Lithium ion conducting argyrodites have received growing attention as solid electrolytes for all-solid-state-batteries (ASSBs). The search for a novel lithium-argyrodite solid electrolyte was conducted in the Li₂S–SnS₂–SiS₂–P₂S₅ quasi-quaternary system. A systematic synthesis of Li_7+δ[Sn_kSi_1−k]_3+δ′P_1−δ′′S₁₂ (0.425 ≤ k ≤ 0.525) revealed a monophasic composition Li_6.96Sn_1.55Si_1.71P_0.8S₁₂ with a cubic argyrodite phase. In the argyrodite structure, Li is partially substituted by the smaller Sn and Si ions, which differs from the majority of argyrodite-type lithium ion conductors reported to date. The introduction of Si⁴⁺ and Sn⁴⁺ provided a cubic phase, and suppressed the undesirable phase transition to the low-conductive orthorhombic phase, which occurs in the original cubic Li–P–S argyrodite at ambient temperature. Li_6.96Sn_1.55Si_1.71P_0.8S₁₂ shows ionic conductivities of 8.5 × 10⁻⁵ S cm⁻¹ at 298 K and 1.3 × 10⁻³ S cm⁻¹ at 373 K with an activation energy of 34 kJ mol⁻¹, enabling cycling in an all-solid-state lithium cell when this material is employed as a solid electrolyte.

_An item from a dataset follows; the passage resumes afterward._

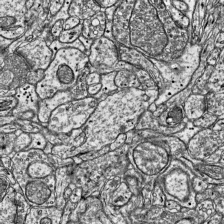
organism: Mouse
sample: Visual Cortex

锂离子传导性银辉石作为全固态电池（ASSB）的固体电解质越来越受到关注。在Li ₂ S–SnS ₂ –SiS ₂ –P ₂ S ₅准四元体系中寻找一种新型的锂-香精锂固体电解质。李的系统性合成_{7+ δ} [Sn的_ķ的Si _{1- ķ} ] _{3+ δ '} P _{1 - δ ''} š ₁₂（0.425≤  ķ  ≤0.525）揭示了单相组成为Li _6.96的Sn _1.55的Si_1.71 P _0.8 S ₁₂，具有立方银辉石相。在青菱石结构中，Li被较小的Sn和Si离子部分取代，这与迄今报道的大多数绿泥石型锂离子导体不同。Si ⁴⁺和Sn ⁴⁺的引入提供了立方相，并抑制了向低导电正交晶相的不希望有的相变，这种相变发生在原始的室温Li-P-S菱镁矿中。Li _6.96 Sn _1.55 Si _1.71 P _0.8 S ₁₂在298 K和1.3×10下显示的离子电导率为8.5×10 ^-5  S cm ^-1373 K时为^-3  S cm ^-1，活化能为34 kJ mol ^-1，当该材料用作固体电解质时，可以在全固态锂电池中循环。